**Exercise goal:** Reproduce verbatim all of the data given below, but do not carry over the images.

**Source data:**

Start of Block

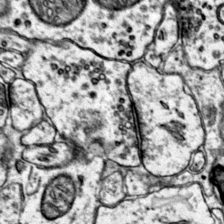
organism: Mouse
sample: Primary visual cortex
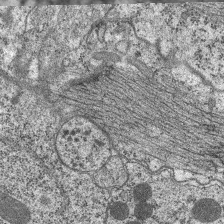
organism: C. elegans
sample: Pharynx
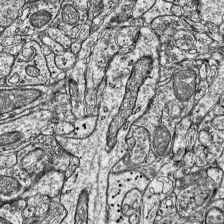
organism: Mouse
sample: Visual Cortex
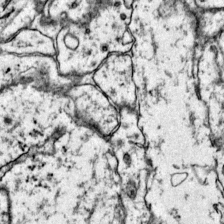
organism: Mouse
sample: Primary visual cortex
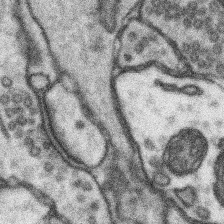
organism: Mouse
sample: Somatosensory cortex neuropil
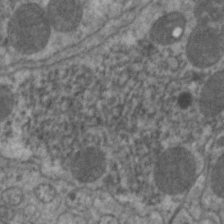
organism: C. elegans
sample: Pharynx
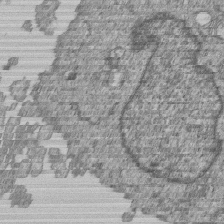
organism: Human
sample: MDA-MB-231 cells
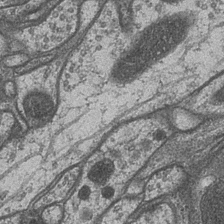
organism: Drosophila
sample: Optic medulla
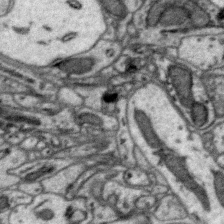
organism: Zebra finch
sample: Brain
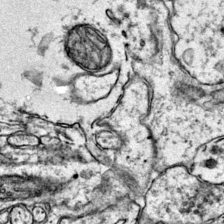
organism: Mouse
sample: Primary visual cortex
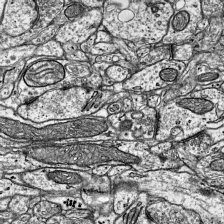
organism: Mouse
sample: Visual Cortex
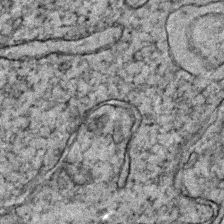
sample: Trachea
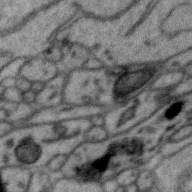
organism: Zebra finch
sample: Brain
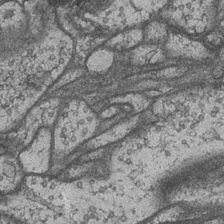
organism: Drosophila
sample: Optic medulla
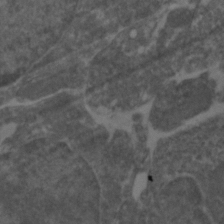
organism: Zebrafish
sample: Zebrafish embryo
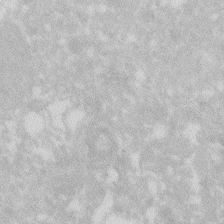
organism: Zebrafish
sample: Macrophage
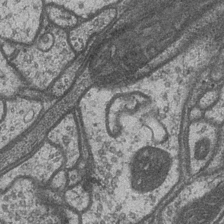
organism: Drosophila
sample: Optic medulla
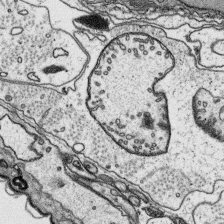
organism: Platynereis dumerilii
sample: Parapodia
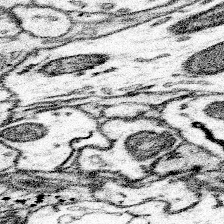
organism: Mouse
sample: Somatosensory cortex neuropil
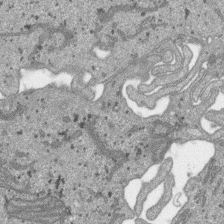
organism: Human
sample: Lung epithelial cells infected with SARS-CoV-2
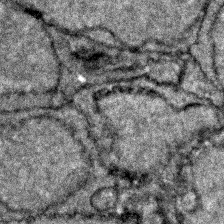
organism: Zebrafish
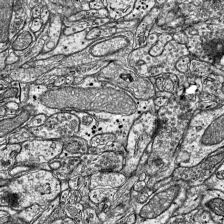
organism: Mouse
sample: Visual Cortex
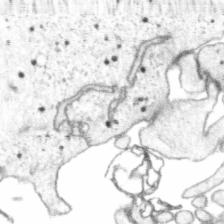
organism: Human
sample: HeLa cells
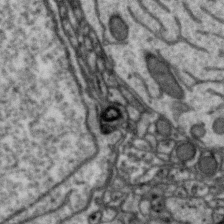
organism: Zebra finch
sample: Brain
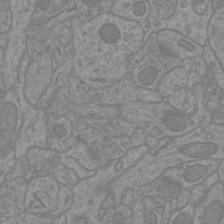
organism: Mouse
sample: Cortical neurons
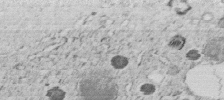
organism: C. elegans
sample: C. elegans embryo early stage
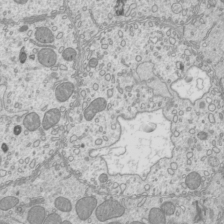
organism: Mouse
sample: Cilia; mouse epididymis
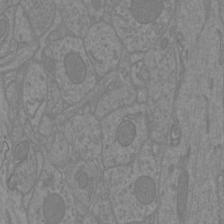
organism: Mouse
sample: Cortical neurons
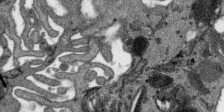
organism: Human
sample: Lung epithelial cells, uninfected (mock) control
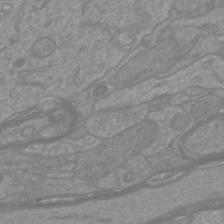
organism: Mouse
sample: Cortical neurons
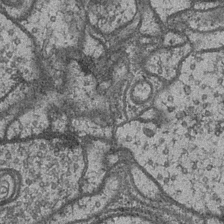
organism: Drosophila
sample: Optic medulla
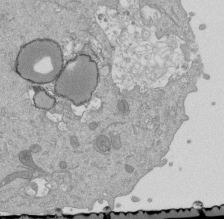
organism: Mouse
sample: ED-1 cell nuclei; centrioles
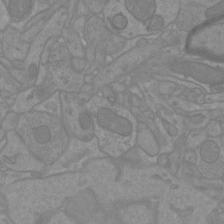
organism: Mouse
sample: Cortical neurons
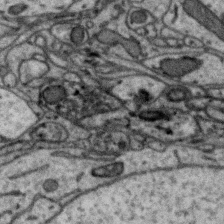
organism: Zebra finch
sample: Brain
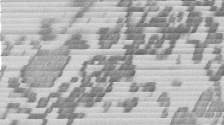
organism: Mouse
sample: Dividing mouse embryo 1 cell stage
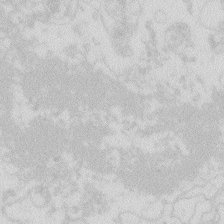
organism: Zebrafish
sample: Macrophage
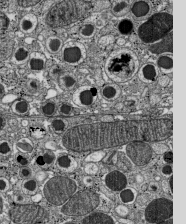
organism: C57BL Mouse
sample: Pancreatic islet
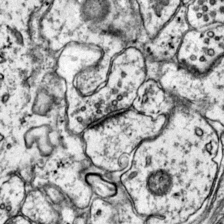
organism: Mouse
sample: Primary visual cortex
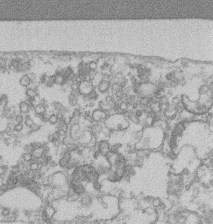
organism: Mouse
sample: T cell stromal cell synapse
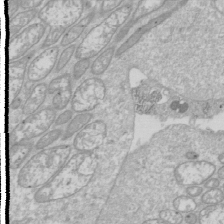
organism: Drosophila
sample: Cell division; meiosis; drosophila spermatocytes
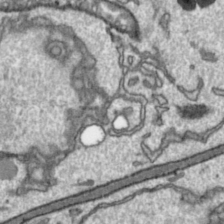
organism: Toxoplasma gondii
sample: Parasites in a vacuole inside a host cell
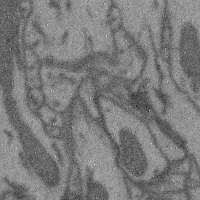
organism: Mouse
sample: Cerebral cortex
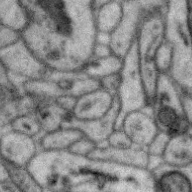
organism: Zebra finch
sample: Brain
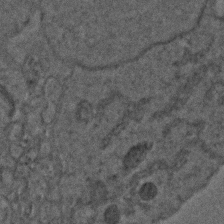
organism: C. elegans
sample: C. elegans embryo
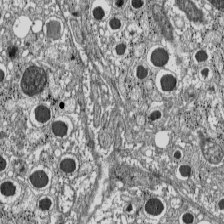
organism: C57BL Mouse
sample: Pancreatic islet
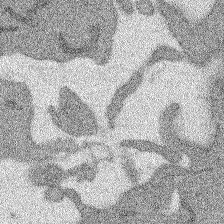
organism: Human
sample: HeLa cells
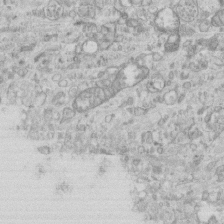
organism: Mouse
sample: Centriole in ependymal cells
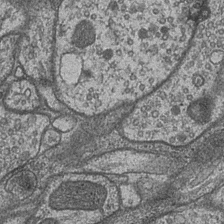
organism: Drosophila
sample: Optic medulla
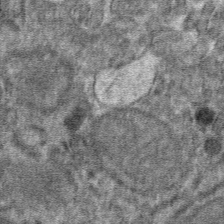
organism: Mouse
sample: Mouse hepatocytes
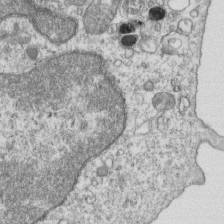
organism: Mouse
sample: Activated OT-1 CD8+ T cells
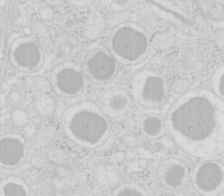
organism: Mouse
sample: Pancreas
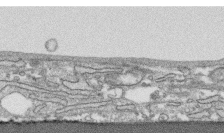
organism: Human
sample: CRL-1474
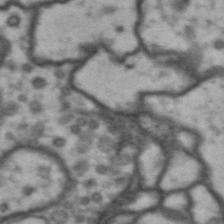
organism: Drosophila
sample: Brain
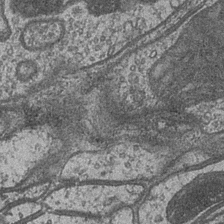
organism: Drosophila
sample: Optic medulla
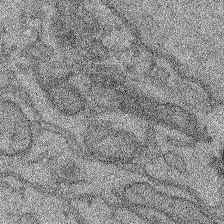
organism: Human
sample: HeLa cells
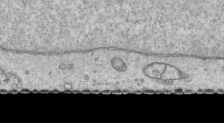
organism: Human
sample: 1205lu cells
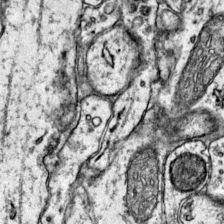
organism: Mouse
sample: Primary visual cortex
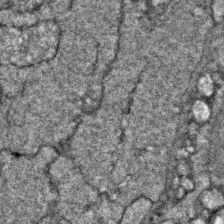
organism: Zebrafish
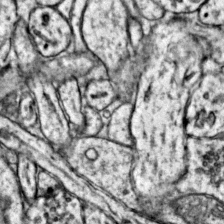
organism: Mouse
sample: Primary visual cortex
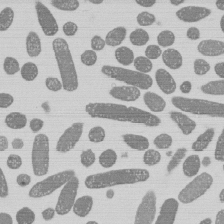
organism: E. coli
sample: Bacterial nucleoid
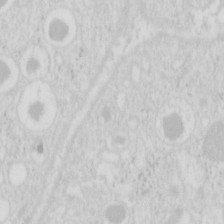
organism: Mouse
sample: Pancreas
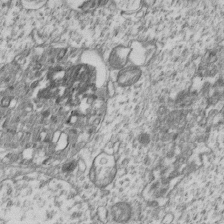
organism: Human
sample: MDA-MB-231 cells
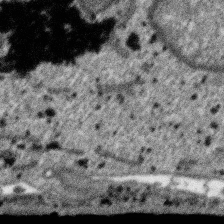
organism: Human
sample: Lung epithelial cells infected with SARS-CoV-2
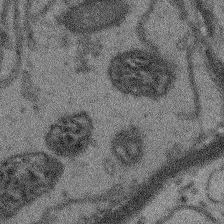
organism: Arabidopsis thaliana
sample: Root tip
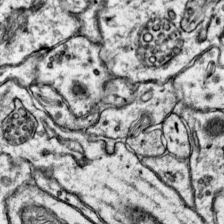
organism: Mouse
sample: Primary visual cortex
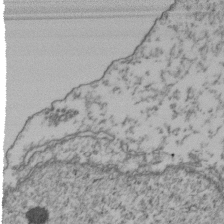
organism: Human
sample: Activated Jurkat CD4+ T cells
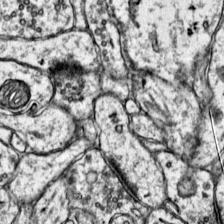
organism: Mouse
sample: Primary visual cortex
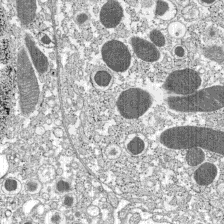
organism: C57BL Mouse
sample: Pancreatic islet
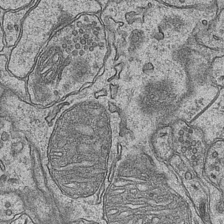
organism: Mouse
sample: CA1 Hippocampus
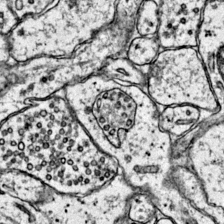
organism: Mouse
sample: Primary visual cortex
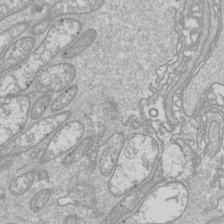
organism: Drosophila
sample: Cell division; meiosis; drosophila spermatocytes
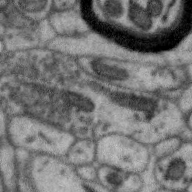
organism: Zebra finch
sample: Brain
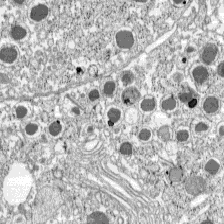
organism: C57BL Mouse
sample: Pancreatic islet
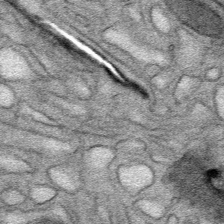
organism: Mouse
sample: Mouse Salivary gland
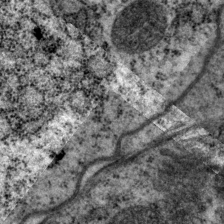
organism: P. pacificus
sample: Pharynx
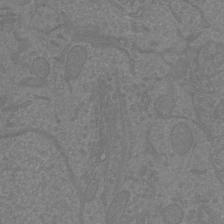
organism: Mouse
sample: Cortical neurons
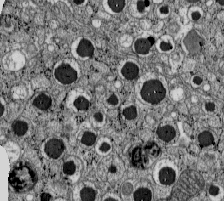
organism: C57BL Mouse
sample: Pancreatic islet
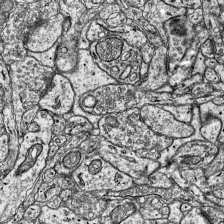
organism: Mouse
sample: Visual Cortex
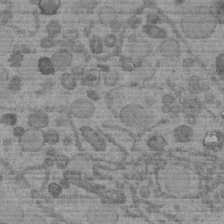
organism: C. elegans
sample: C. elegans embryo early stage
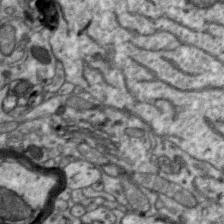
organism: Zebra finch
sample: Brain
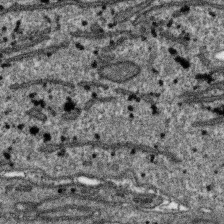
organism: Human
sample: Lung epithelial cells infected with SARS-CoV-2
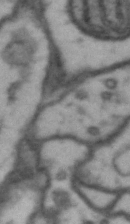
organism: Drosophila
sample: Brain
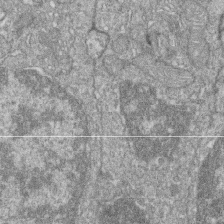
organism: Zebrafish
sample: Cilia; retinal pigment epithelium
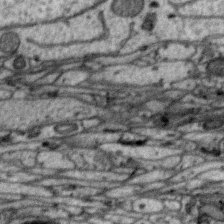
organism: Zebra finch
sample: Brain
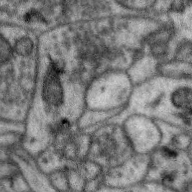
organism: Zebra finch
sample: Brain
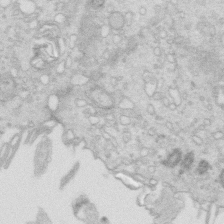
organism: Mouse
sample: Multiciliated cells
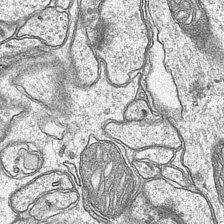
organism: Mouse
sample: CA1 Hippocampus
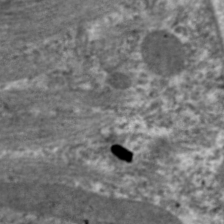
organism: C. elegans
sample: Pharynx
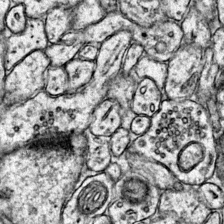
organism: Mouse
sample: Primary visual cortex
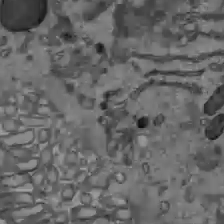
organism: C57BL Mouse
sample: Liver
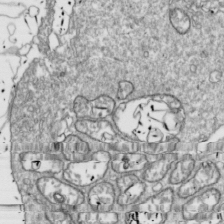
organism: Drosophila
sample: Cell division; meiosis; drosophila spermatocytes
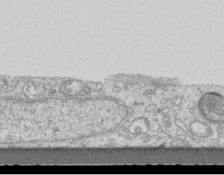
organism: Mouse
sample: Centriole in ependymal cells
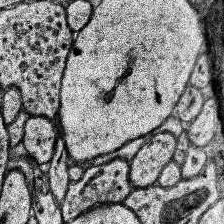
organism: Human
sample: Temporal Lobe
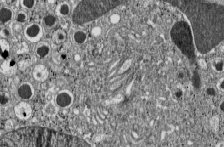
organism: C57BL Mouse
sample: Pancreatic islet
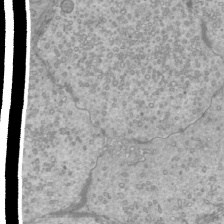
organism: Mouse
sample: Cilia; mouse epididymis
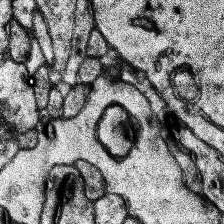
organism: Human
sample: Temporal Lobe
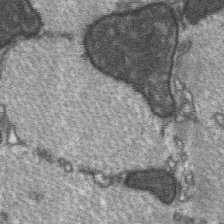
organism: C57BL Mouse
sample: Soleus
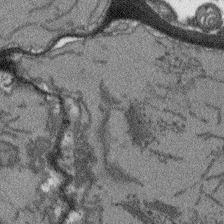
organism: Arabidopsis thaliana
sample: Root tip
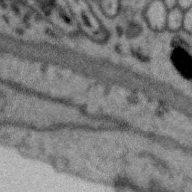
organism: Zebra finch
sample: Brain
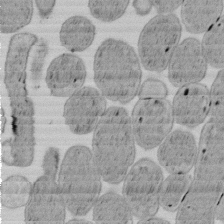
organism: E. coli
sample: Bacterial nucleoid
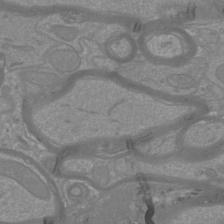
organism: Mouse
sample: Cortical neurons
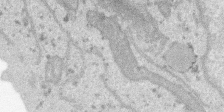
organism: Human
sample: Lung epithelial cells infected with SARS-CoV-2
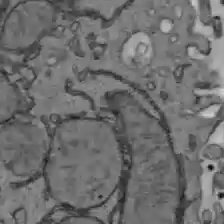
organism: C57BL Mouse
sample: Liver
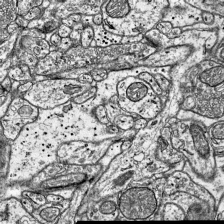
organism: Mouse
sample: Visual Cortex
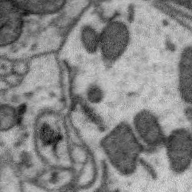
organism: Zebra finch
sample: Brain
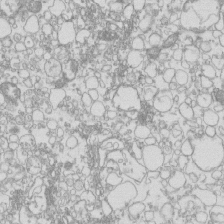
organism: Mouse
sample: Macrophages
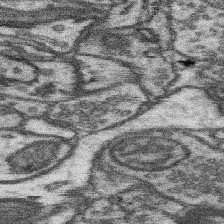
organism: Mouse
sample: Somatosensory cortex neuropil
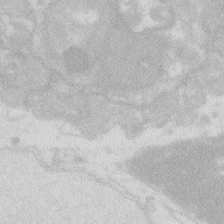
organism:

End of Block

**Answer box:**
organism: Mouse
sample: Primary visual cortex
organism: C. elegans
sample: Pharynx
organism: Mouse
sample: Visual Cortex
organism: Mouse
sample: Primary visual cortex
organism: Mouse
sample: Somatosensory cortex neuropil
organism: C. elegans
sample: Pharynx
organism: Human
sample: MDA-MB-231 cells
organism: Drosophila
sample: Optic medulla
organism: Zebra finch
sample: Brain
organism: Mouse
sample: Primary visual cortex
organism: Mouse
sample: Visual Cortex
sample: Trachea
organism: Zebra finch
sample: Brain
organism: Drosophila
sample: Optic medulla
organism: Zebrafish
sample: Zebrafish embryo
organism: Zebrafish
sample: Macrophage
organism: Drosophila
sample: Optic medulla
organism: Platynereis dumerilii
sample: Parapodia
organism: Mouse
sample: Somatosensory cortex neuropil
organism: Human
sample: Lung epithelial cells infected with SARS-CoV-2
organism: Zebrafish
organism: Mouse
sample: Visual Cortex
organism: Human
sample: HeLa cells
organism: Zebra finch
sample: Brain
organism: Mouse
sample: Cortical neurons
organism: C. elegans
sample: C. elegans embryo early stage
organism: Mouse
sample: Cilia; mouse epididymis
organism: Mouse
sample: Cortical neurons
organism: Human
sample: Lung epithelial cells, uninfected (mock) control
organism: Mouse
sample: Cortical neurons
organism: Drosophila
sample: Optic medulla
organism: Mouse
sample: ED-1 cell nuclei; centrioles
organism: Mouse
sample: Cortical neurons
organism: Zebra finch
sample: Brain
organism: Mouse
sample: Dividing mouse embryo 1 cell stage
organism: Zebrafish
sample: Macrophage
organism: C57BL Mouse
sample: Pancreatic islet
organism: Mouse
sample: Primary visual cortex
organism: Mouse
sample: T cell stromal cell synapse
organism: Drosophila
sample: Cell division; meiosis; drosophila spermatocytes
organism: Toxoplasma gondii
sample: Parasites in a vacuole inside a host cell
organism: Mouse
sample: Cerebral cortex
organism: Zebra finch
sample: Brain
organism: C. elegans
sample: C. elegans embryo
organism: C57BL Mouse
sample: Pancreatic islet
organism: Human
sample: HeLa cells
organism: Mouse
sample: Centriole in ependymal cells
organism: Drosophila
sample: Optic medulla
organism: Mouse
sample: Mouse hepatocytes
organism: Mouse
sample: Activated OT-1 CD8+ T cells
organism: Mouse
sample: Pancreas
organism: Human
sample: CRL-1474
organism: Drosophila
sample: Brain
organism: Drosophila
sample: Optic medulla
organism: Human
sample: HeLa cells
organism: Human
sample: 1205lu cells
organism: Mouse
sample: Primary visual cortex
organism: Zebrafish
organism: Mouse
sample: Primary visual cortex
organism: E. coli
sample: Bacterial nucleoid
organism: Mouse
sample: Pancreas
organism: Human
sample: MDA-MB-231 cells
organism: Human
sample: Lung epithelial cells infected with SARS-CoV-2
organism: Arabidopsis thaliana
sample: Root tip
organism: Mouse
sample: Primary visual cortex
organism: Human
sample: Activated Jurkat CD4+ T cells
organism: Mouse
sample: Primary visual cortex
organism: C57BL Mouse
sample: Pancreatic islet
organism: Mouse
sample: CA1 Hippocampus
organism: Mouse
sample: Primary visual cortex
organism: Drosophila
sample: Cell division; meiosis; drosophila spermatocytes
organism: Zebra finch
sample: Brain
organism: C57BL Mouse
sample: Pancreatic islet
organism: Mouse
sample: Mouse Salivary gland
organism: P. pacificus
sample: Pharynx
organism: Mouse
sample: Cortical neurons
organism: C57BL Mouse
sample: Pancreatic islet
organism: Mouse
sample: Visual Cortex
organism: C. elegans
sample: C. elegans embryo early stage
organism: Zebra finch
sample: Brain
organism: Human
sample: Lung epithelial cells infected with SARS-CoV-2
organism: Drosophila
sample: Brain
organism: Zebrafish
sample: Cilia; retinal pigment epithelium
organism: Zebra finch
sample: Brain
organism: Zebra finch
sample: Brain
organism: Mouse
sample: Multiciliated cells
organism: Mouse
sample: CA1 Hippocampus
organism: C. elegans
sample: Pharynx
organism: Mouse
sample: Primary visual cortex
organism: C57BL Mouse
sample: Liver
organism: Drosophila
sample: Cell division; meiosis; drosophila spermatocytes
organism: Mouse
sample: Centriole in ependymal cells
organism: Human
sample: Temporal Lobe
organism: C57BL Mouse
sample: Pancreatic islet
organism: Mouse
sample: Cilia; mouse epididymis
organism: Human
sample: Temporal Lobe
organism: C57BL Mouse
sample: Soleus
organism: Arabidopsis thaliana
sample: Root tip
organism: Zebra finch
sample: Brain
organism: E. coli
sample: Bacterial nucleoid
organism: Mouse
sample: Cortical neurons
organism: Human
sample: Lung epithelial cells infected with SARS-CoV-2
organism: C57BL Mouse
sample: Liver
organism: Mouse
sample: Visual Cortex
organism: Zebra finch
sample: Brain
organism: Mouse
sample: Macrophages
organism: Mouse
sample: Somatosensory cortex neuropil
organism:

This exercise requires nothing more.